Name: Anonymous 2010-03-04 21:21

According to Roger Penrose, humans can perform non-computable feats, such as dealing with Gödel questions. He uses this as a foundation to claim that the human mind cannot be expressed in terms of classical processes, and as such must be party to the only other (known) game in town: Quantum Mechanics.

Now, I haven't had the patience to sit through all of his arguments yet, though I slowly make progress. My understanding is that a large part of his stance is that an algorithm cannot usefully deal with a Gödel question, or equivalently, with the halting problem, while a human can.

My objection to this is that such problems always demand a certain quality of response when asked of UTMs: failing to respond forever is not acceptable as correct, nor is providing any response other than one that yields a truth when taken in combination with the question. This much is fine, however, when it is time for the human to answer, he is permitted the liberty of rejecting the question on the grounds that it is inherently unanswerable.
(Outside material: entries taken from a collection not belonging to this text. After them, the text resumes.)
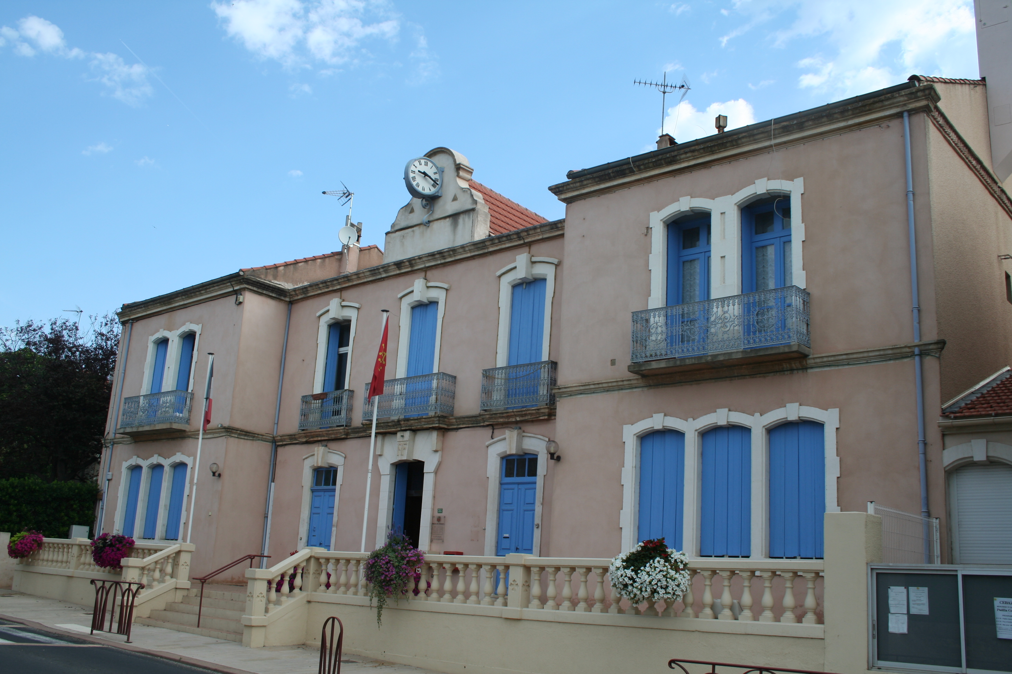 Cébazan (Hérault) - mairie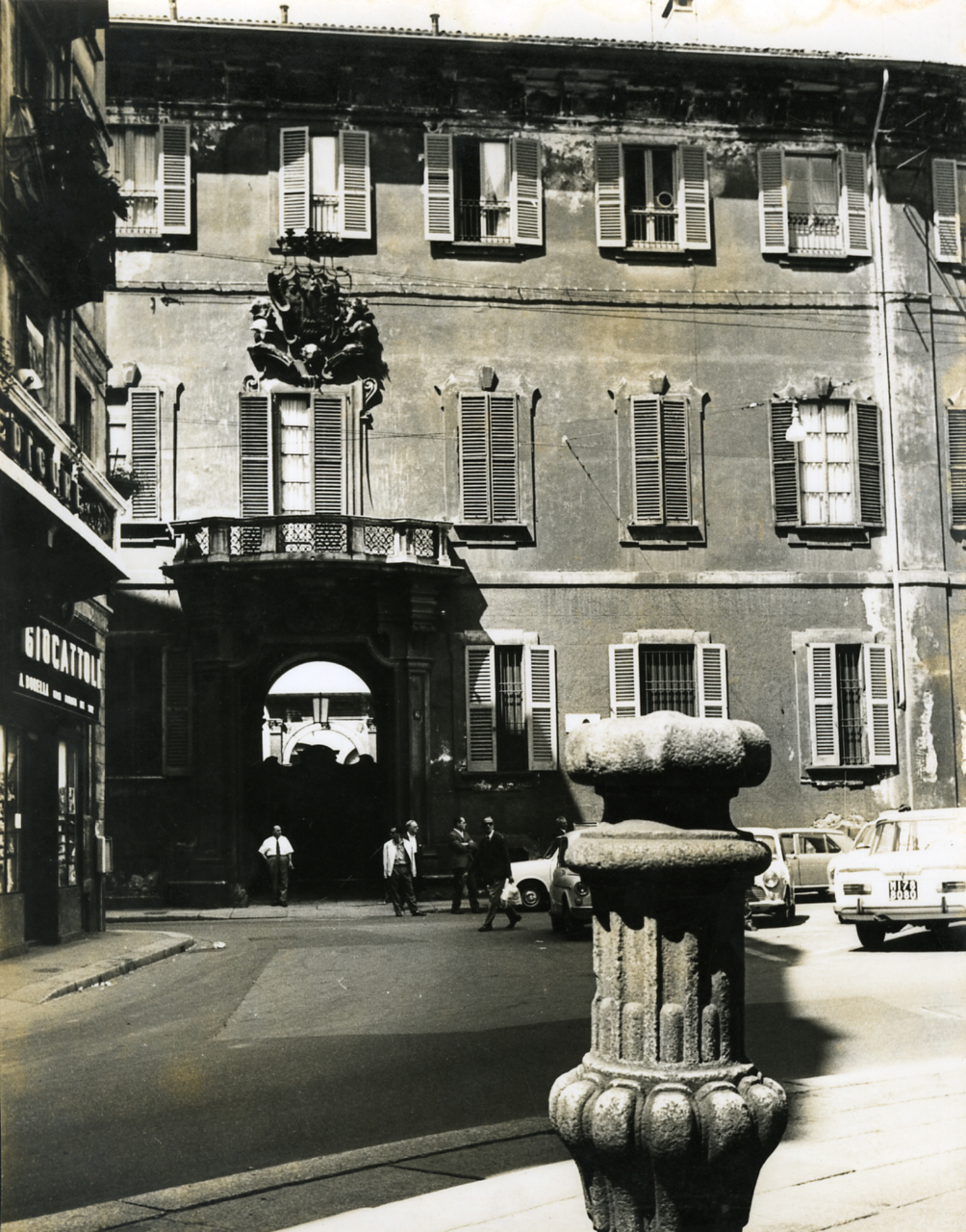 Servizio fotografico : Milano, 1970 / Paolo Monti. - Stampe: 3 : Positivo b/n, gelatina bromuro d'argento/ carta, 18x24, 24x30. - ((Al verso delle stampe manoscritti i numeri dei negativi corrispondenti: 2276/6, 12959. Sul coperchio della scatola manoscritto a pennarelo: "Milano Monumenti"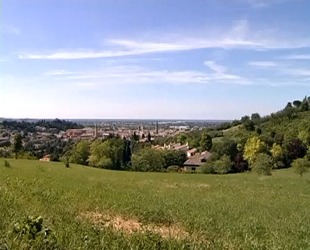 Le colline di Cesena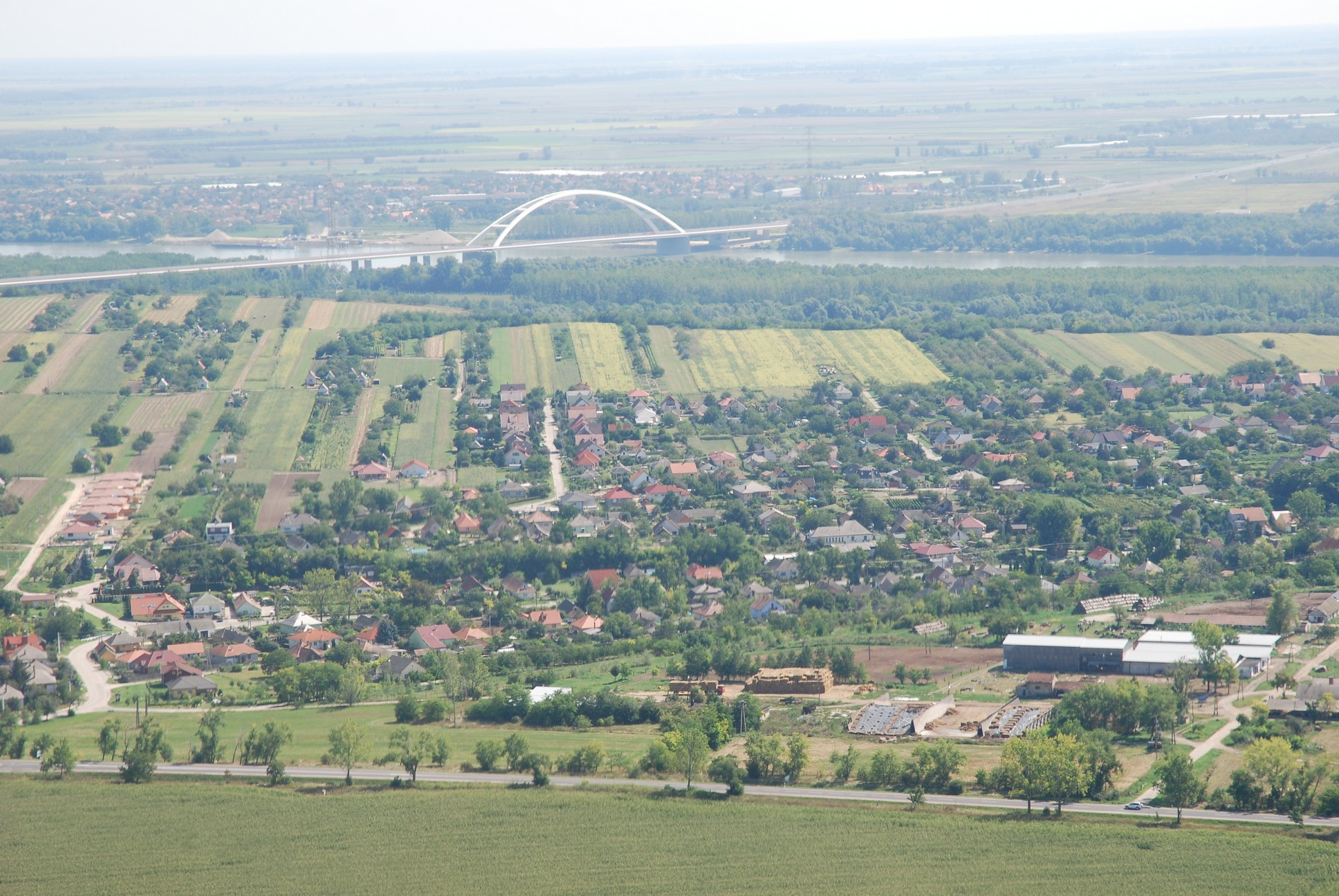 Kisapostag felülről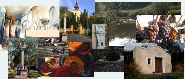 Patzmannsdorf in Wort und Bild ...

Obviously I am interested in artificial intelligence, and also find his assertion to be simply a self-serving one with a contrived philosophical backdrop for foundation. If anyone knows of, or can think of, a more sophisticated argument than the one above (or expose my flaws in my assessment of it) I would like to hear it.

Apologies for bringing up a largely philosophical question, my only excuse is that I cannot trust any other board with the question.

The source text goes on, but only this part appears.